第五百二十八章魔君登基久儿没来

  新魔君登基, 魔族魔都一片欢腾,普天同庆。
  墨君羽本也不喜太过奢华,登基盛典能省则省,走走章程过过流程,其余的宴会什么的都是办的简单低调。
  他本人似乎也有点兴致缺缺,懒散的坐在椅子里,只拿一只青葱玉手拖着腮,半阖的眸华瞧不出神色。
  这姿态,不少人都越发拿不准新魔君的心思。
  上前祝贺的人都小心翼翼,将话说的越加圆滑动听。
  然,从墨君羽嘴里吐出来的始终都只是一个轻飘飘的“嗯”。
  这,这到底是何意?
  魔君似乎不太高兴啊,他们实在无法理解,一个男人能坐上那个,多少人想求都求不来的位置,为何他会不高兴?

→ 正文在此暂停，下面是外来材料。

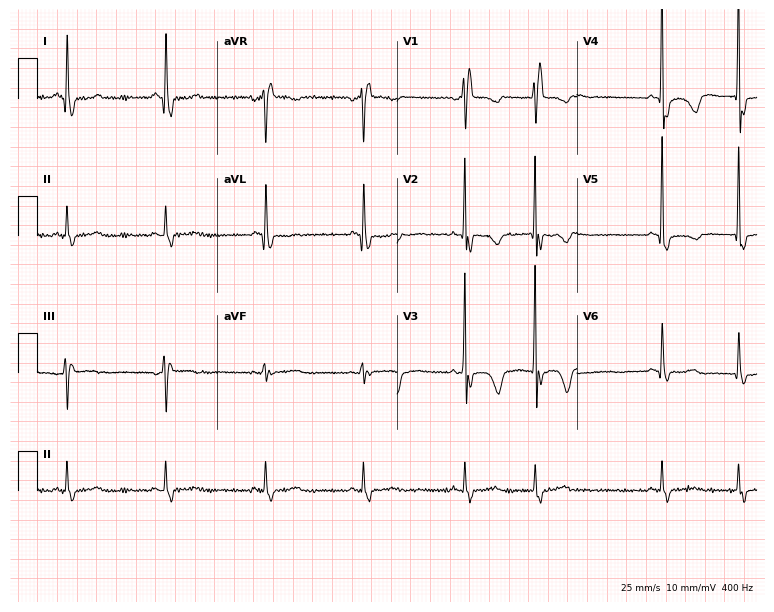
Resting 12-lead electrocardiogram. Patient: a 75-year-old female. None of these six findings is recorded: first-degree AV block, right bundle branch block, left bundle branch block, sinus bradycardia, atrial fibrillation, sinus tachycardia.

  没有一点喜悦之色,倒有点心不在焉,像是在等着谁一样。
  直到神族的一队人进来,墨君羽的神色才有了变化。
  他陡然一掀眸,刹那间眸光亮了,像是黑暗中的人看到了希望一般,整个人都神采奕奕。
  接着,似在寻找什么,眸华扫了一遍又一遍,渐渐的,眸中透出了失望。
  没有看到他想看的人,俊美无比的容颜显得格外落寞。
  这样的结果,他早已意料到,但是真正面临的时候,还是让他无法接受。
  “久儿,你可知我在等你,一直在等。从那一天,没有等到你,已经过去五天,我一直在期待你会突然出现在我面前,然后扑进我怀里,对我撒娇,说你只是有事,不知道我过去,希望我不要生气。你知道的,只要你对我撒娇,我就什么都没辙。可是为什么你一直都不来?”
  这些话,是他这几天里想的最多的。
  每天都在想,她会来吗?她为什么还不来?她真的不来了。
  一遍一遍的像是魔咒,怎么也挥之不去。
  墨君羽一直沉浸在自己的世界里,连白司神君说了些什么,他一个字也没听进去。
  直到,白司神君紧接着一句,“魔君,这些礼物可都是我们公主亲自准备的。”
  才稍稍的将他的神智拉回了些。
  只见他还有些迷离的眼神中带着疑惑,望向白司神君询问。
  “你刚刚说什么?”
  白司神君心中幽幽叹气,再将话重新一字一句说的更具体了,“公主亲自选的礼,亲自采的灵草,几天之内,几十种珍贵的灵药,魔君,你可知这是多么的不容易。”
  他这个徒弟真是中了公主的毒,已经无药可救。
  仅仅是没亲自过来一趟,瞧就把他失魂落魄的,像是活不下去一样。
  墨君羽眸华重新被点燃,“将礼单拿来我看看。”
  有宫人将礼单恭敬呈给他。
  而殿中也早有人开始交头接耳,震惊于这礼单中的稀世之宝。
  墨君羽并不是想看有多少礼,这礼物有多贵重,只是想知道,那些天久儿究竟做了些什么。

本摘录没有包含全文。